In fact, the recent release of the 2019 Pac-12 schedule led the always entertaining TMG columnist Chris Dufresne (formerly of the Los Angeles Times) to write: “Pac-12 Already Eliminated from Next Year’s College Football Playoff.”

Chris was being facetious, to a point. USC and UCLA have non-conference schedules almost as tough as Stanford’s. The Trojans play Notre Dame, Fresno State (which won 12 games this year) and BYU, while the Bruins have Oklahoma, Cincinnati and San Diego State. Oregon plays Auburn. On the other side of the coin, Washington has Eastern Washington and Hawaii, which means it will have to go 13-0 to get in.

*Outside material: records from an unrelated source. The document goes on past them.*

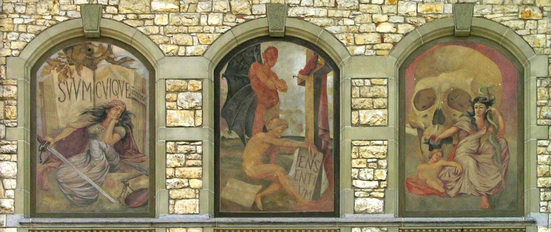 Zweiter Stock der Ost-Fassade des Albert-Einstein-Hauses der Alten Kantonsschule Aarau
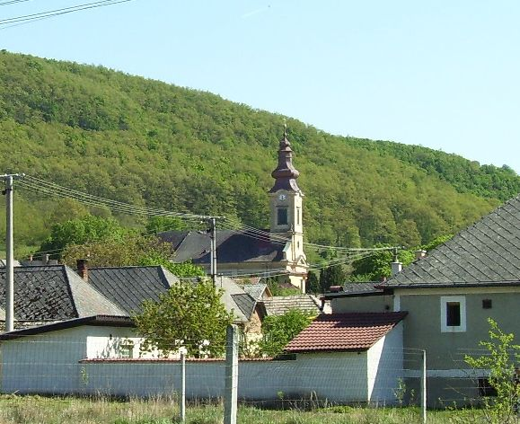 Az alsórakoncai római katolikus templom északnyugat felől fotózva, Szlovákia
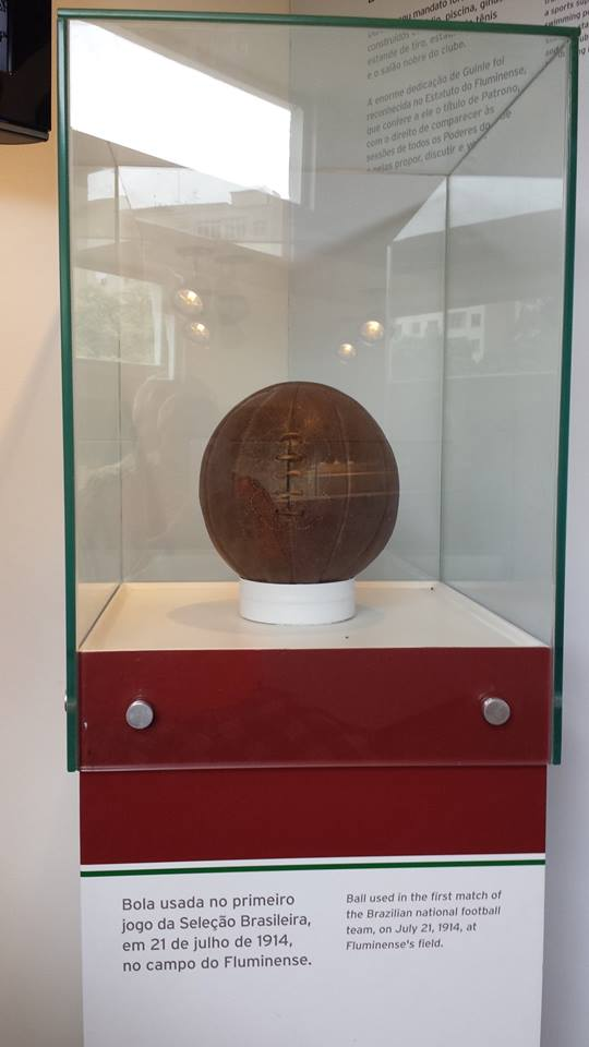 Bola utilizada na primeira partida da Seleção Brasileira de Futebol exposta na Sala de Troféus do Fluminense Football, local da partida.
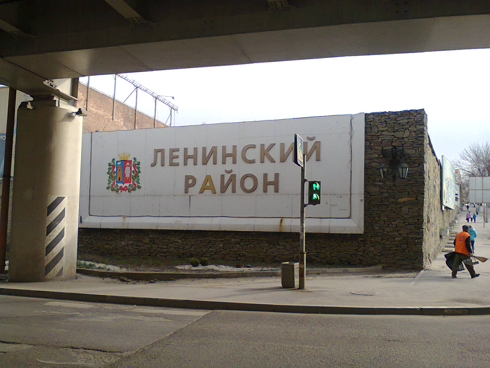 Ростов-на-Дону, граница Ленинского района, вид из-под виадука.
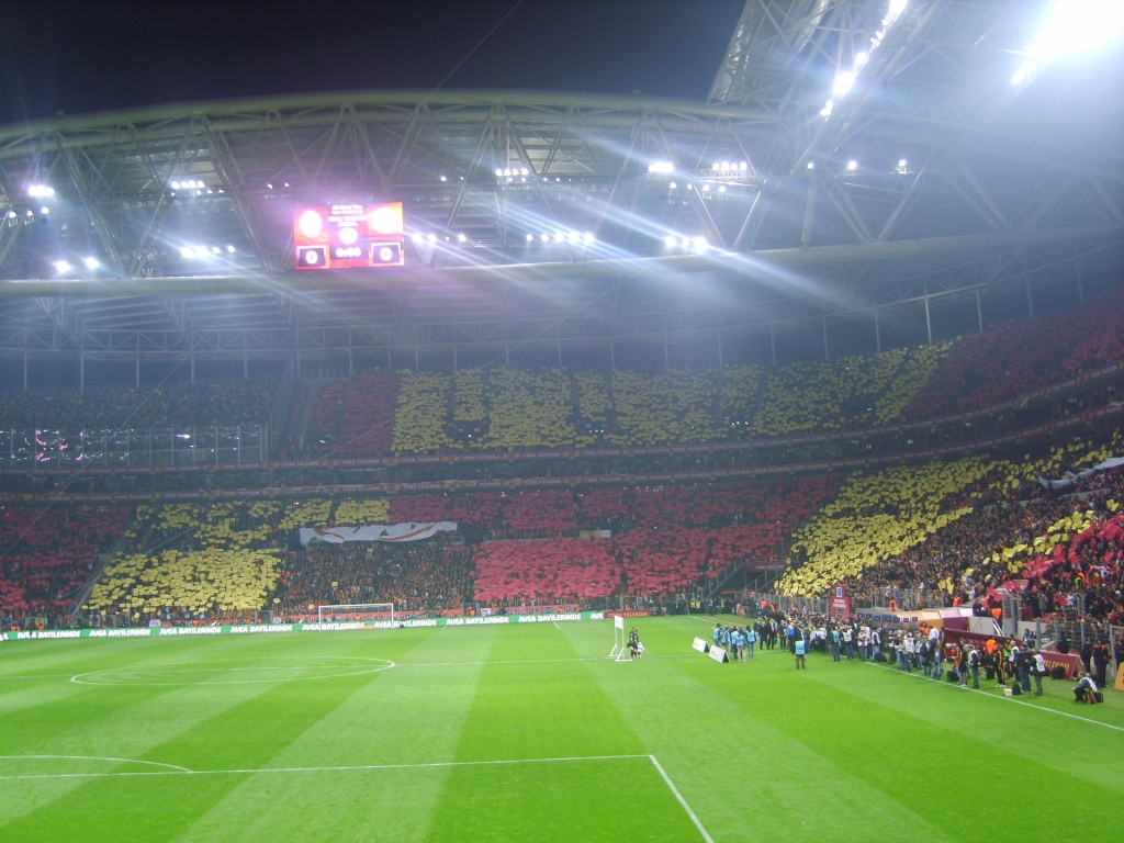 Türk Telekom Arena
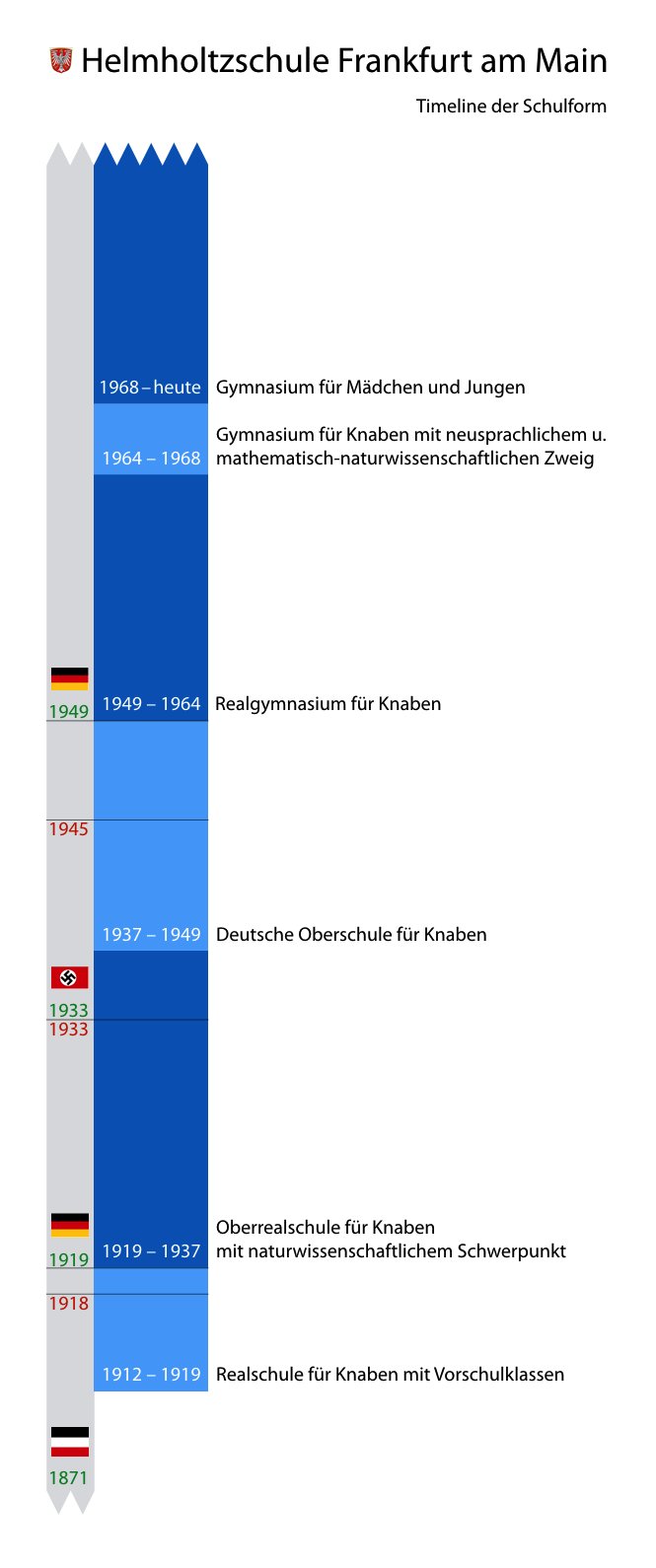 Timeline der unterschiedlichen Schulformen der Helmholtzschule in Frankfurt am Main von der Schulgründung 1912 bis heute – in Relation zu den wesentlichen historischen Daten und Staatsformen.
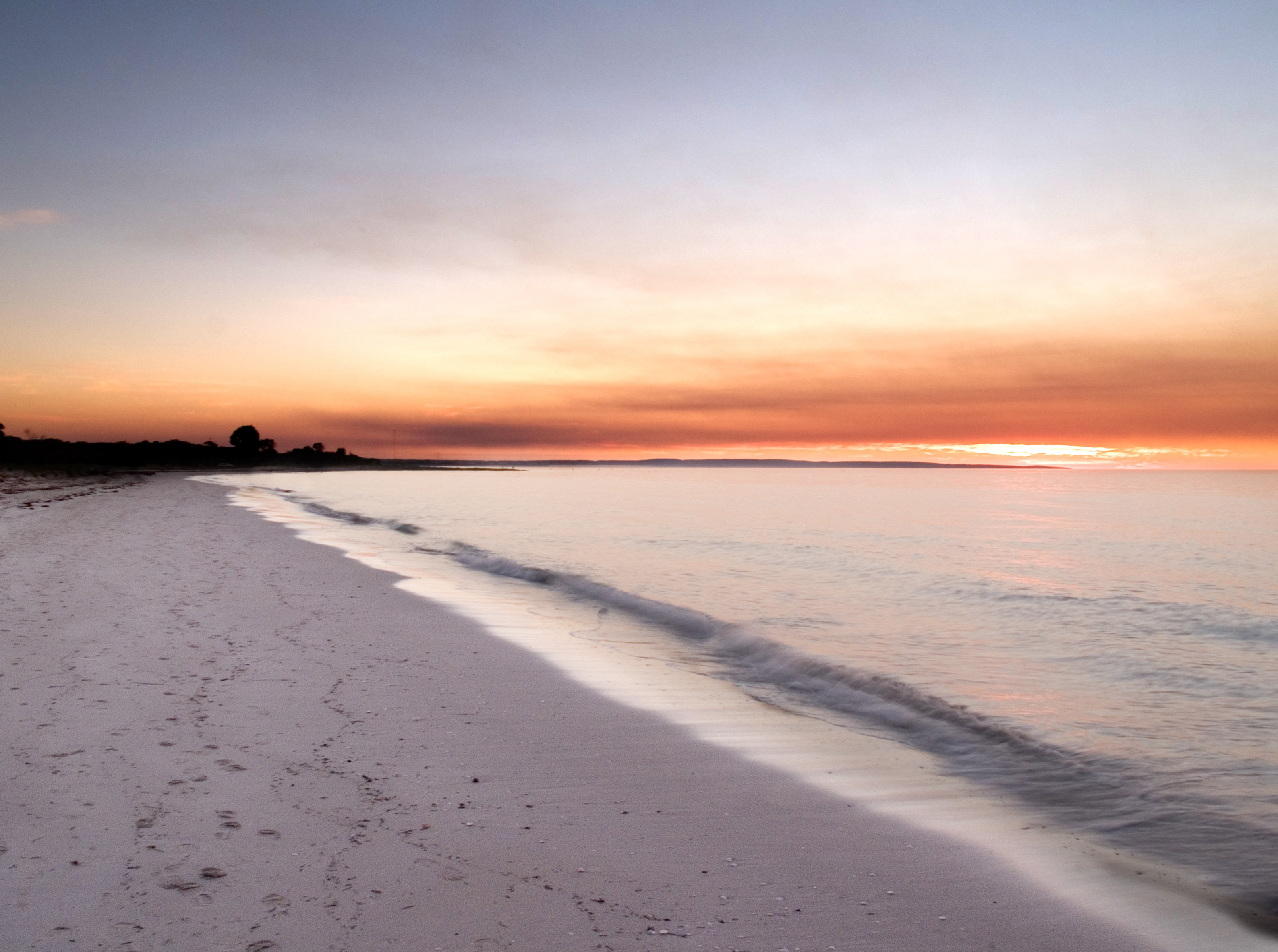 Taken by user Hossen27
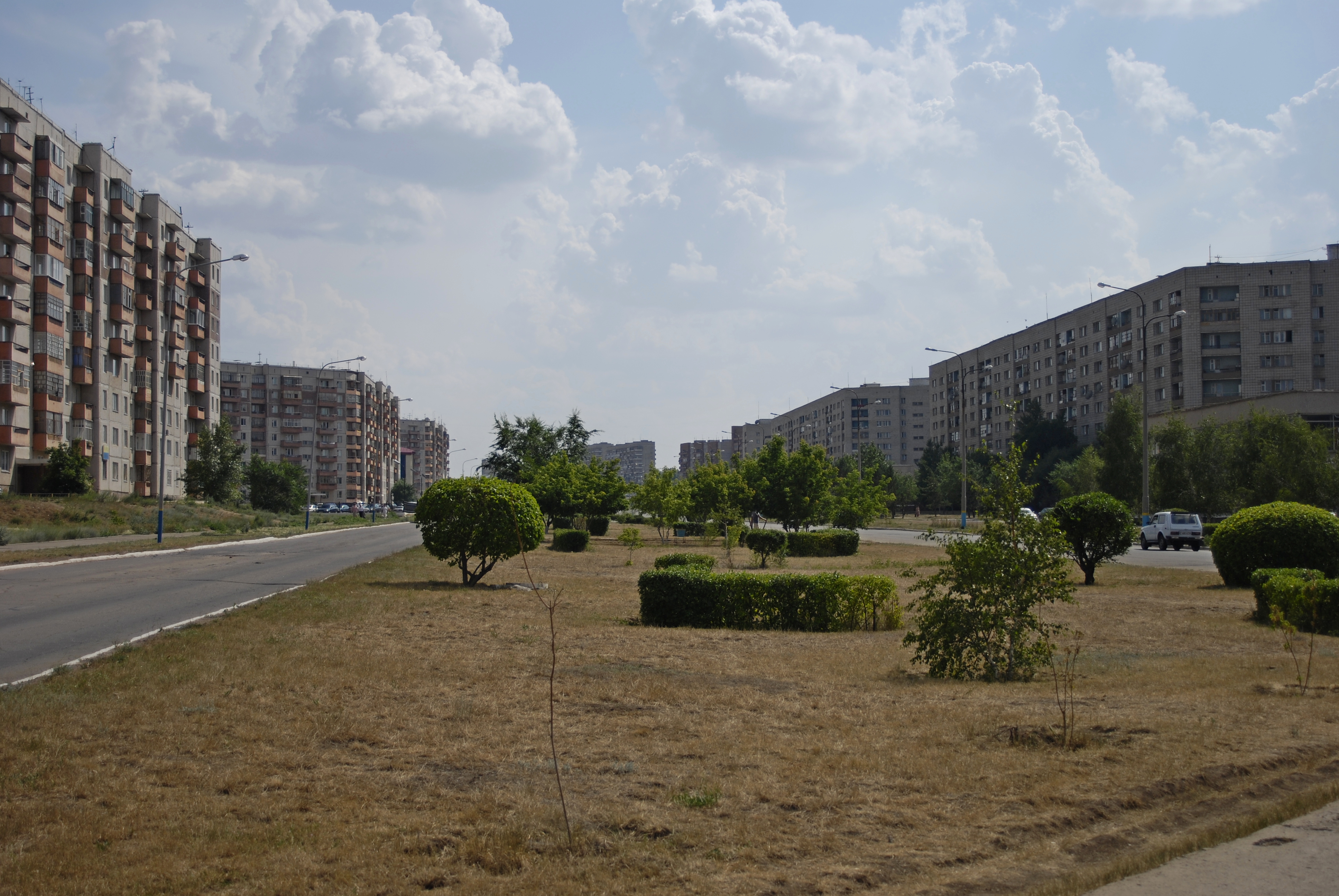 Лунный проспект
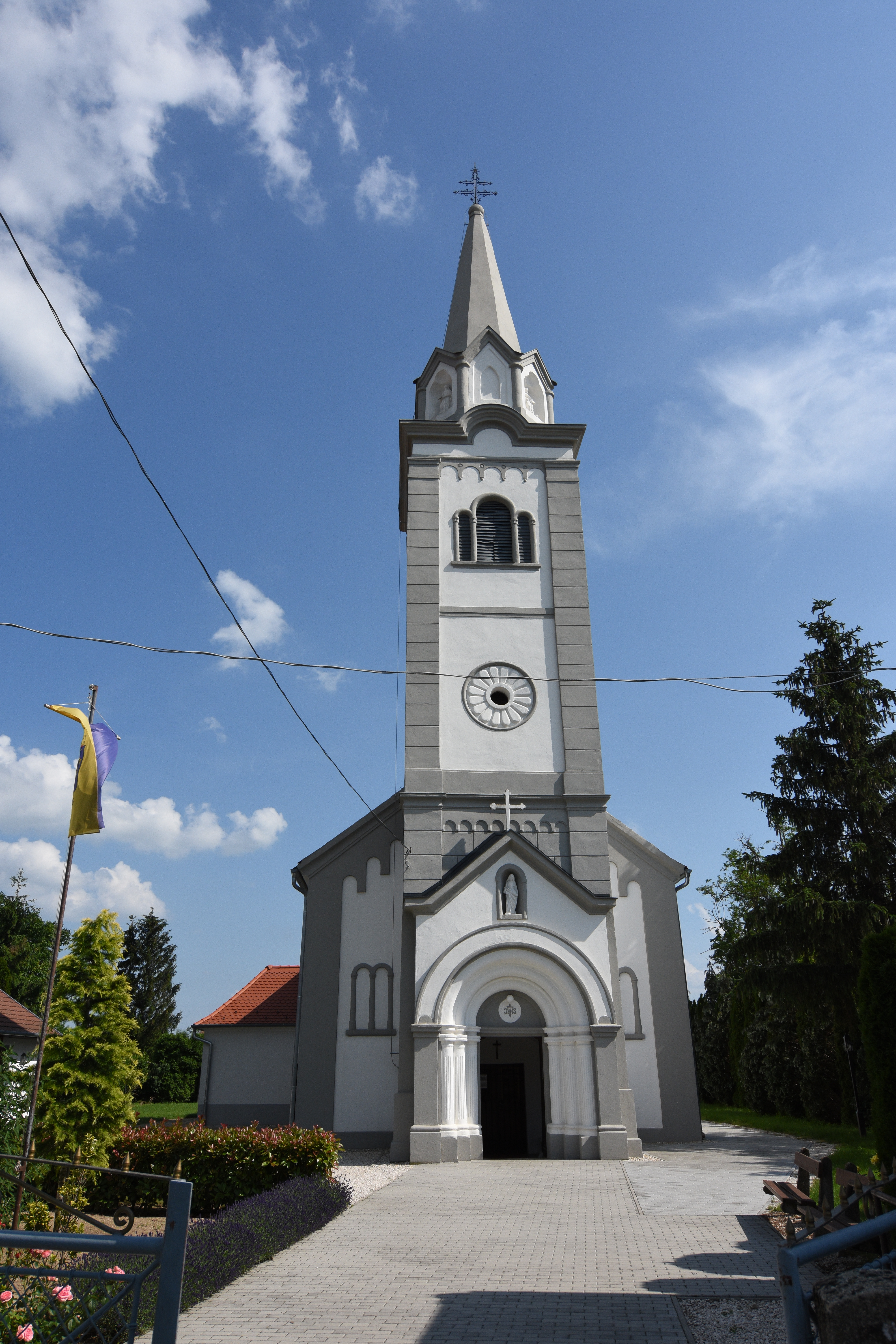 Church of the Nativity of the Virgin Mary in Lócs

As we’ve written many times, as long as the Pac-12 plays nine conference games while the SEC and ACC play eight, and as long as Pac-12 teams schedule Notre Dame, Oklahoma and Auburn, while Alabama and Clemson are playing Western Carolina and Wofford (no joke), it’s going to be very difficult to get a team in.

So it bears repeating. All conferences need to play nine conference games. Non-conference schedules should have certain minimum standards. And the playoffs should be expanded to eight teams.

Gary Cavalli - Bowl and League co-founder, author, speaker 

Gary Cavalli, the former Sports Information Director and Associate Athletic Director at Stanford University, was co-founder and executive director of the college football bowl game played in the Bay Area, and previously was co-founder and President of the American Basketball League.